Faktem jest, że jeszcze nie wiemy, o ile wzrosną ceny prądu i gazu. Znamy ogólne założenia, różne przewidywania ekonomistów i ekspertów. Ale czy to ma znaczenie? Mamy sporo czasu, aby przygotować sobie scenariusze na podwyżki o 50% czy 30%. Tak, wiem – każdy z nas marzy o tym, aby obniżyć swoje rachunki za media o te poziomy i można to zrobić w każdym momencie. Ale bądźmy szczerzy – nasza ludzka natura nam na to nie pozwala. Potrzebujemy jakiegoś impulsu do działania. Niestety, często ten impuls pojawia się post factum.

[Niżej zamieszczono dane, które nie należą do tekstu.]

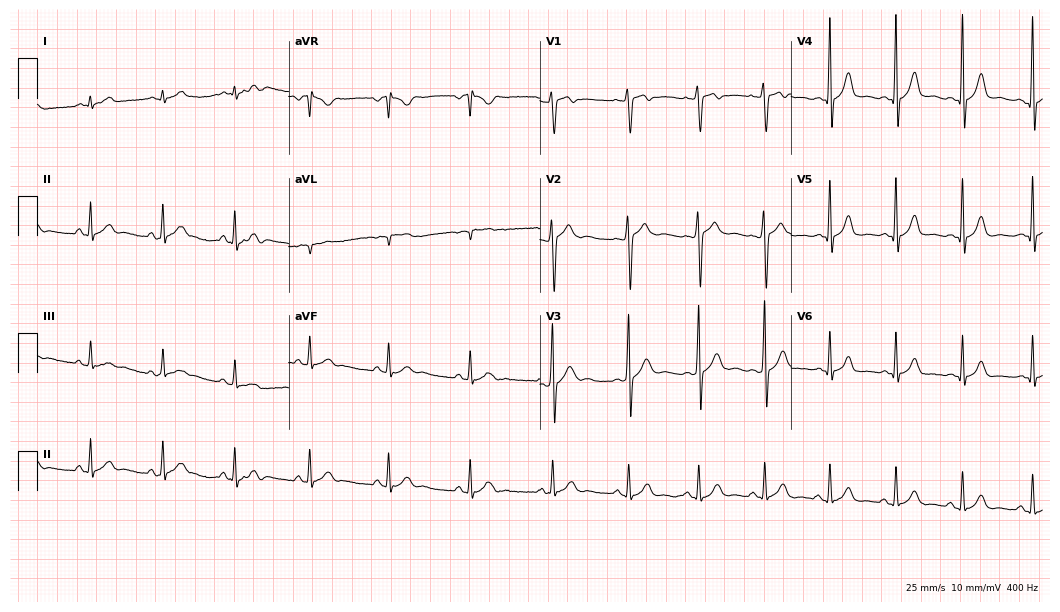
Standard 12-lead ECG recorded from a male, 19 years old. None of these six findings is recorded: first-degree AV block, right bundle branch block, left bundle branch block, sinus bradycardia, atrial fibrillation, sinus tachycardia. Only these six findings were labelled.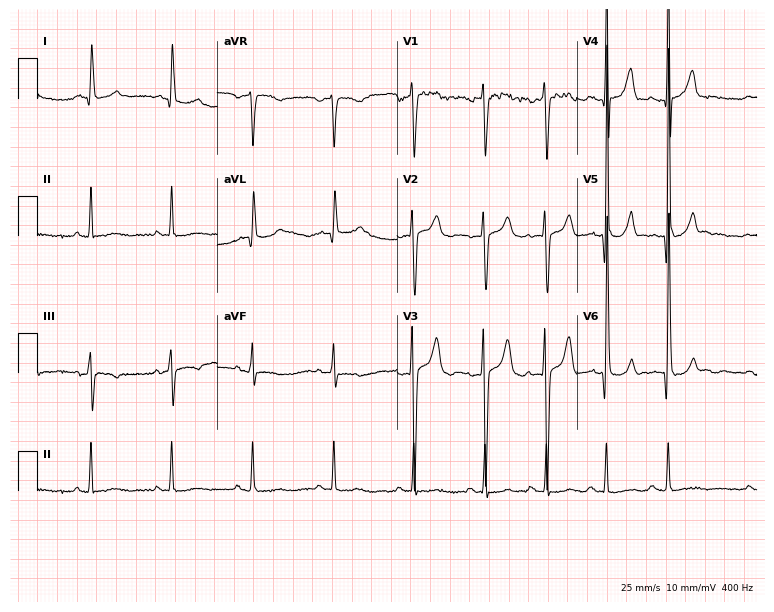
Electrocardiogram, a 30-year-old male. Of the six screened findings (first-degree AV block, right bundle branch block (RBBB), left bundle branch block (LBBB), sinus bradycardia, atrial fibrillation (AF), sinus tachycardia), none is recorded.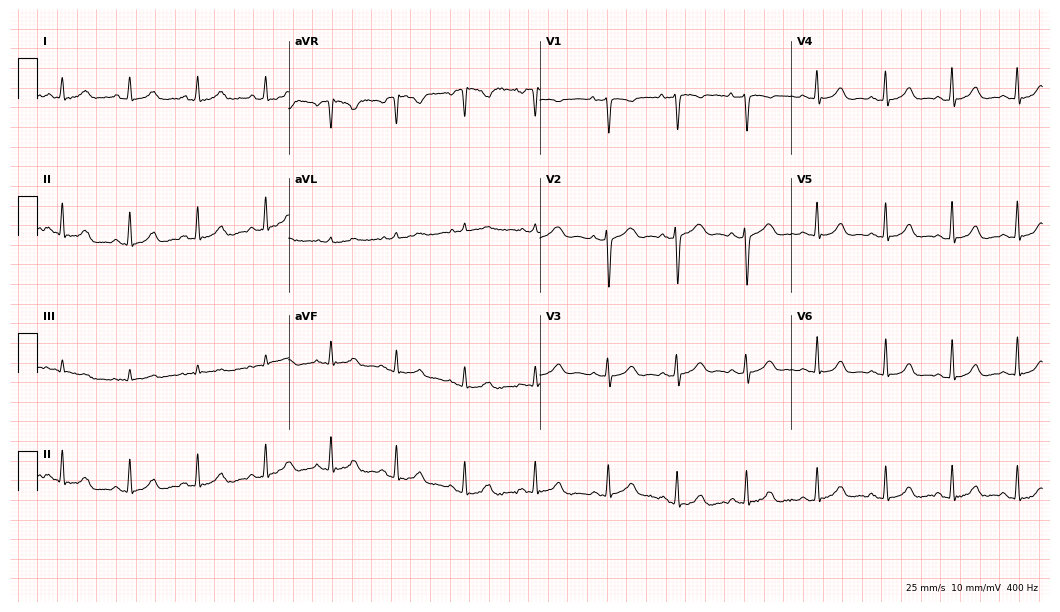
ECG — a female patient, 25 years old. Screened for six findings — first-degree AV block, right bundle branch block, left bundle branch block, sinus bradycardia, atrial fibrillation, sinus tachycardia — none is recorded. Only these six findings were labelled.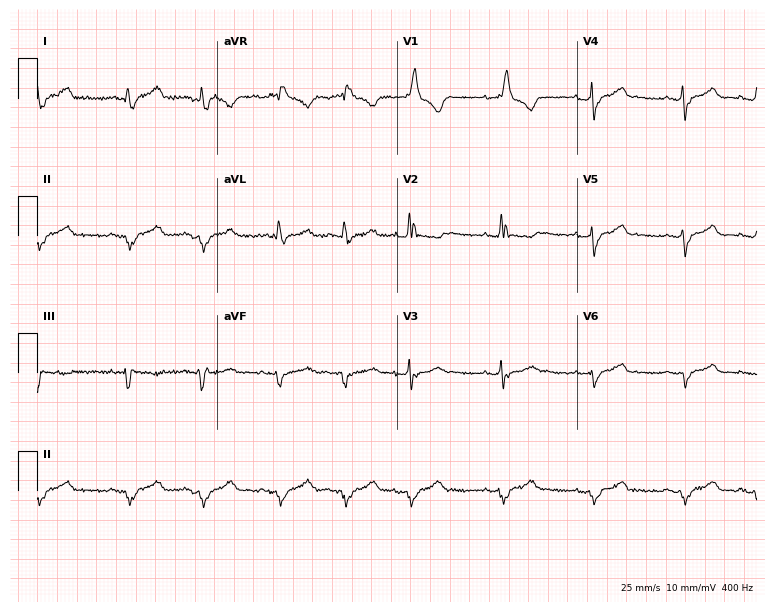
Standard 12-lead ECG recorded from a female, 67 years old (7.3-second recording at 400 Hz). The tracing shows right bundle branch block (RBBB).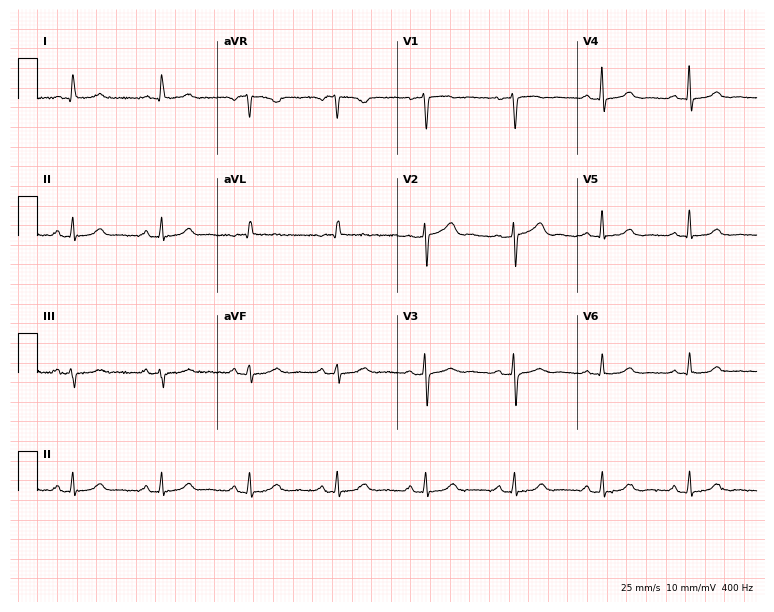
Resting 12-lead electrocardiogram (7.3-second recording at 400 Hz). Patient: a female, 73 years old. Read as a normal ECG.

Branża meblarska, mimo dużych inwestycji w odnawialne źródła energii, nadal pozostaje branżą bardzo mocno energochłonną. Policzcie, jakie oszczędności teraz przyniosłoby Waszym firmom obniżenie rachunków za prąd czy gaz o choćby 10%. Tymczasem w drugiej połowie roku czeka nas odwrotna sytuacja – kwota za te media znacząco wzrośnie. To ostatni moment, by coś z tym zrobić. Nie mamy wpływu na decyzję dostawców prądu czy gazu, ani na decyzje URE czy przepisy uchwalane przez polityków. Ale mamy wpływ na to, jakie kroki zrobimy.

Przede wszystkim – możemy nie zrobić nic, możemy czekać na pismo z informacją o podwyżkach, zacisnąć zęby i tak, jak już wielokrotnie to bywało, znaleźć pieniądze na wyższe faktury i zapłacić, nawet kosztem inwestycji czy oszczędności.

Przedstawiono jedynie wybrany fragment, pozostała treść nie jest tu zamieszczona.